Seize the Day (1986)
Starring Robin Williams, the movie is set in 1956 about a middle-aged man named Tommy Wilhelm who was a travelling salesman until losing his job. He is soon divorced from his wife and when he goes to his father for help gets turned away. Tommy heads to New York for a fresh start but after an investment gone wrong, things don’t go so well for him.
Used Cars (1980)
With fierce rivalry and high energy, this sales movie is a satirical comedy about two used car salesmen with competing car lots across the road from each other. The two use every dirty sales trick and try anything to get one over the other. With Kurt Russell starring as one of the salesmen and Steven Spielberg as executive producer, you’ll be sure to enjoy this one.
The Big Kahuna (1999)
The Big Kahuna in this sales movie is the big prospective customer three salesmen try to land for their industrial lubricant manufacturer. Danny DeVito (the peacemaker), Kevin Spacey (the argumentative huckster) and Peter Facinelli (the religious youngster) play salesmen whose personalities clash as they attempt to close this one large client.

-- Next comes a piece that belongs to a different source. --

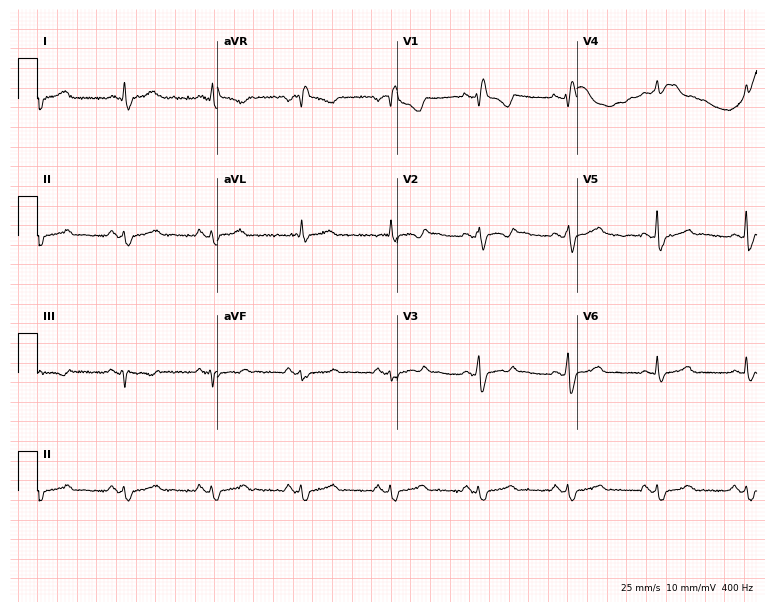
Electrocardiogram (7.3-second recording at 400 Hz), a 45-year-old woman. Interpretation includes right bundle branch block (RBBB).

The Goods: Live Hard, Sell Hard (2009)
A failing car dealership calls in Don Ready (Jeremy Piven), who plays a loud and fast-talking salesman, and his team to sell over 200 cars over the three-day 4th of July weekend. As the car dealership is on the brink of bankruptcy, Don and his team pull off all sorts of stunts to ensure their campaign is a huge success.
Death of a Salesman (1985)
This is a tragic story about an ageing travelling salesman, Willy Loman (Dustin Hoffman), who faces the reality of being inundated with financial troubles as well as having his relationships go downhill with his wife, Linda (Kate Reid), and two sons, Biff (John Malkovich) and Happy (Stephen Lang). Willy looks back on his life wondering what went wrong but attempts to make a final effort to make things right.
12 Angry Men (1957)
After an 18-year-old is accused of stabbing his father to death, with evidence appearing to show that was the case, the life of the teen lies in the hands of 12 jurors who must unanimously decide whether he is guilty or not. All but 1 vote guilty. With the members of the jury known only to us by number, juror number 8 has his doubts that the teen is guilty and must persuade the rest of the jury despite their strong beliefs and the evidence pointing otherwise.
Jerry Maguire (1996)
Jerry Maguire, a sports agent played by Tom Cruise, gets fired after expressing his epiphany about the dishonesty in the sports management business. Jerry sets up his own agency but only one of his clients decides to move over with him – football player Rod Tidwell (Cuba Gooding Jr.). With just his former secretary and a very challenging sole client, Jerry goes through the hardship of making his business work as well as building his new life.